Choristostigma zephyralis

Scientific classification
- Kingdom: Animalia
- Phylum: Arthropoda
- Class: Insecta
- Order: Lepidoptera
- Family: Crambidae
- Genus: Choristostigma
- Species: C. zephyralis
- Binomial name: Choristostigma zephyralis (Barnes & McDunnough, 1914)
- Synonyms: Diasemia zephyralis Barnes & McDunnough, 1914;

= Choristostigma zephyralis =

- Authority: (Barnes & McDunnough, 1914)
- Synonyms: Diasemia zephyralis Barnes & McDunnough, 1914

Species of moth

Choristostigma zephyralis is a moth in the family Crambidae first described by William Barnes and James Halliday McDunnough in 1914. It is found in North America, where it has been recorded from California.

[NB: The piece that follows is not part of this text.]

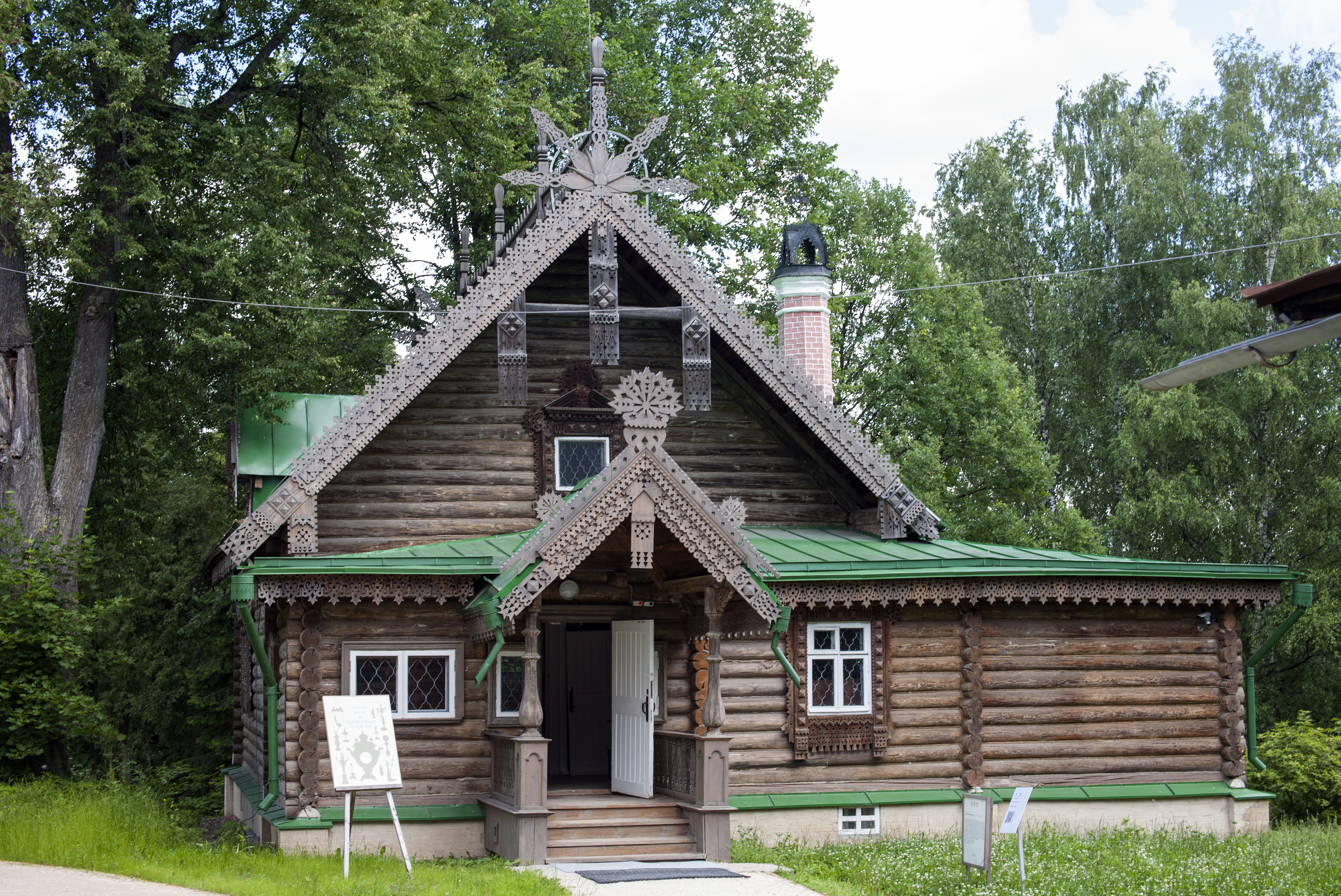 Музей-заповедник Абрамцево. Студия-мастерская построена в 1873 году по проекту архитектора Виктора Александровича Гартмана (1834—1873 гг.) на месте разобранного аксаковского флигеля, к юго-востоку от усадебного дома. Одноэтажное деревянное здание состоит из жилой пристройки с низкой, почти плоской крышей, и скульптурной мастерской, перекрытой двускатной кровлей. С западной стороны расположено крыльцо, ведущее в сени, откуда направо — вход в две небольшие комнаты, и прямо — в мастерскую. В мастерской хорошо продуманное естественное освещение.

The wingspan is about 23 mm. The forewings are sulphur yellow shading into orange yellow terminally. The costa is purple to the reniform. The orbicular is oval and the reniform has the figure of an eight. Both are filled with purple and attached to the costal stripe. The hindwings are sulphur yellow with a subbasal dark line which is only prominent above the inner margin. There is a small discal dot and a subterminal line. There is purplish suffusion beyond this line. Adults are on wing from April to July.

The larvae feed on Monardella villosa.